Not much is flowering at the moment. Some of the purple Fabaceae are starting to make their move (Common Hovea, Austral Indigo, Native Sarsparella) and on our hill the Drooping Mistletoe (Amyema pendulais) is looking stunning (see picture left).
Mistletoe is the common name applied to a group of parasitic plants that attach themselves to trees and shrubs. Mistletoes are often seen in the bush hanging in large clumps (of a different colour green) from eucalypt trees. The plant is native to Australia, non-poisonous to humans and an important food source and nesting site for birds.
The roots of the mistletoe are adapted to tapping into the host plant to obtain water and minerals. Given that the mistletoe derives some of its own sustenance through photosynthesis, it is regarded as only partially parasitic, or ‘hemiparasitic’. Sometimes the mistletoe root system totally takes over the water and mineral supplies of the host plant, resulting in that part of the plant beyond the mistletoe dying (see photo right).

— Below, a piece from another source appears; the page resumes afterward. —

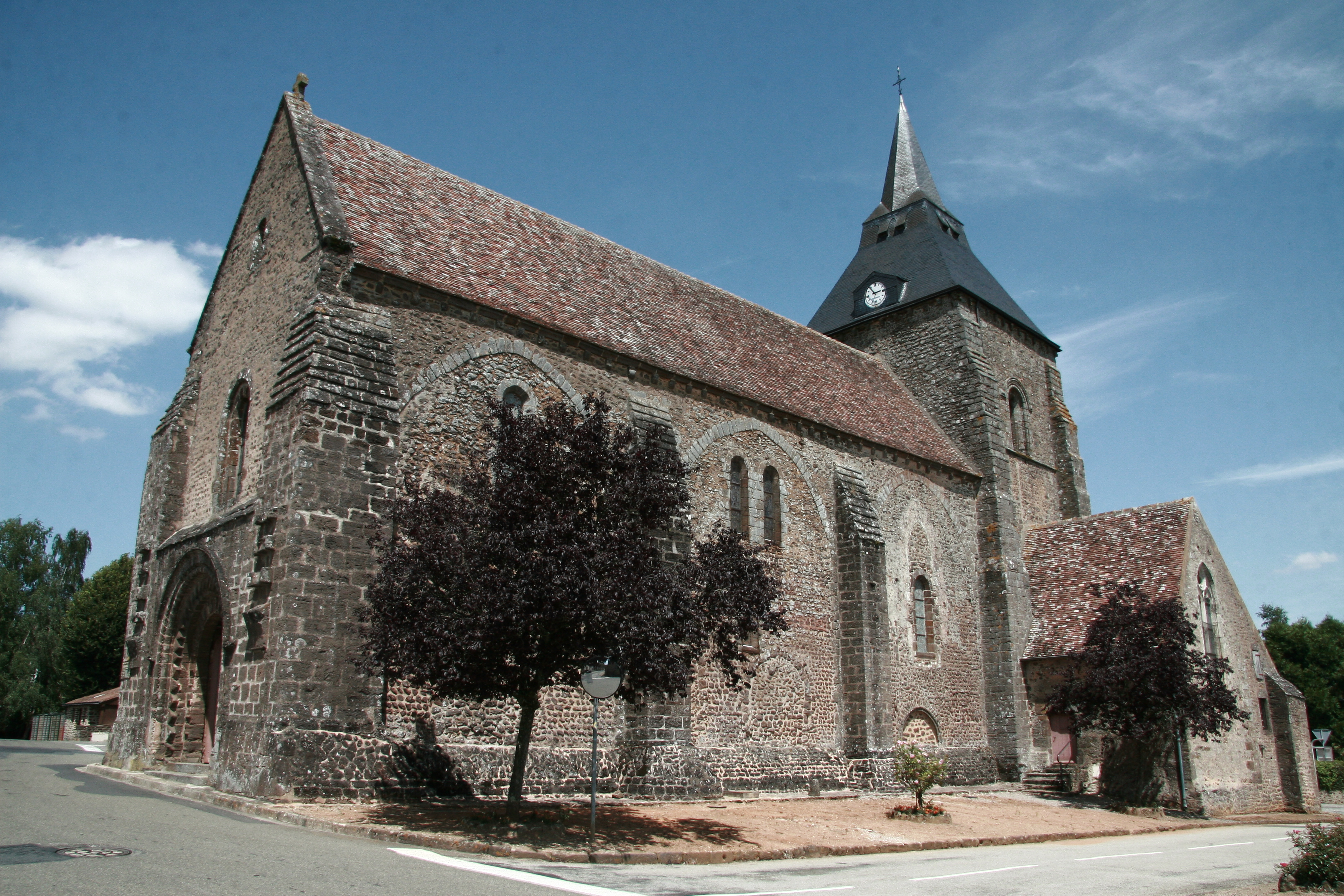 Église Saint-Christophe de Saint-Christophe-du-Jambet, Sarthe, Pays de la Loire, France

Birds such as the Mistletoebird (Dicaeum hirundinaceum), discussed previously, are important for the plant’s propagation. Such birds eat the mistletoe berries and quickly digest the fruit, then pass the seed out the other end. The seed has a sticky coating that adheres to plants when it has gone through the bird’s gut. It germinates within a few days and the roots begin to penetrate the host plant.
In Europe the mistletoe is a symbol of fertility – because often in winter it is the only leaved plant in a deciduous forest. The tradition is that kissing under such a plant transfers that fertility to the kissees. It is lucky we don’t follow that tradition around here. With so much mistletoe around I’d never get any work done.